Author: Phil Lienemann
Selecting the appropriate metrics to describe and visualize the demands of training and competition can be a challenge. With countless metrics to choose from, it can be a daunting task for coaches that are using technology for the first time — until now. 

The use of data analytics in sports is now common, and coaches often monitor real-time information during a practice or game.

When you’re monitoring player metrics, there are many factors to consider, like finding a system that provides acceptable levels of reliability and validity.

This means that your player tracking system cannot only handle your sport-specific demands, but the data it’s giving you can be easily interpreted. Your data will do you no good if relevant stakeholders can’t use it effectively for informed decision-making. You already have so much on your plate, so why make the process of tracking player metrics any harder than it needs to be?

Putting data into context matters, but there seems to be the belief that, when it comes to data analytics in sports, having more metrics available is always better.
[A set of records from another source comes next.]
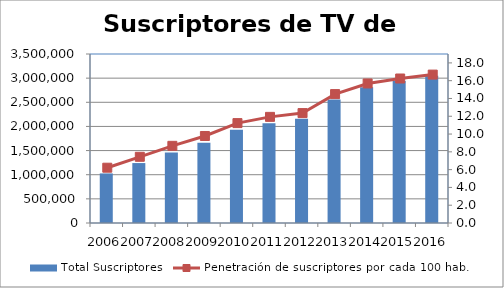
| Category | Total Suscriptores |
|---|---|
| 0 | 1026667 |
| 1 | 1241346 |
| 2 | 1461490 |
| 3 | 1664032 |
| 4 | 1928694 |
| 5 | 2067368 |
| 6 | 2159979 |
| 7 | 2555620 |
| 8 | 2809981 |
| 9 | 2940023 |
| 10 | 3050347 |

In my opinion, many of your data-driven decisions can be broken down to three key data points.

So, let’s look at the top three player metrics you can track to optimize your team’s performance and achieve your goals.

The Power of Three Player Metrics

Coaches can focus on three player metrics when they are using player tracking for their team- volume, intensity, and density.
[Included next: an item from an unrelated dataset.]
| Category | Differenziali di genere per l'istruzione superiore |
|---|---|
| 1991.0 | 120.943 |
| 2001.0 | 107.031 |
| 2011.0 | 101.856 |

You might wonder why you would even entertain the thought of tracking only three player metrics. If you’re just getting started with sports analytics and in particular player performance tracking, it’s a great way to break in. 

Or maybe you’re already collecting tracking data on your players but looking for a more straightforward way to analyze it. Busting all of the information you can potentially gather down to three key points makes it easier on you, your athletes, and your coaches and performance staff.

As a coach, your first inclination may be to want as much information on your players as possible. But sometimes, less is more. Tracking multiple metrics on multiple players can add up quickly in any sport. And always trying to add new or more metrics can cause you to miss some things.

Philipp Lienemann is a Senior Customer Success Manager and Senior Sports Scientist at KINEXON and works with many teams to help them with sports data.

By using the metric trifecta’ of volume, intensity, and density coaches can build a holistic training model to quantify the acute and chronic stress of individual sessions, weeks, and months of training and competition. In my experience, the metric trifecta’ helps you cover 95% of load management & day-to-day questions on how to structure your training effectively.”

Phil Lienemann, KINEXON

The Top 3 Player Metrics to Monitor

That’s why I advise coaches in any sport — from basketball to football, soccer, volleyball, ice hockey, team handball, and many others that sticking to these three metrics may be all you need. They are…

  • Volume
  • Intensity
  • Density

In my experience, tracking these three metrics helps you answer 95% of your load management questions. It also provides you with day-to-day insights you can use to decide how much, how hard and how often a player should practice to be ready for competition.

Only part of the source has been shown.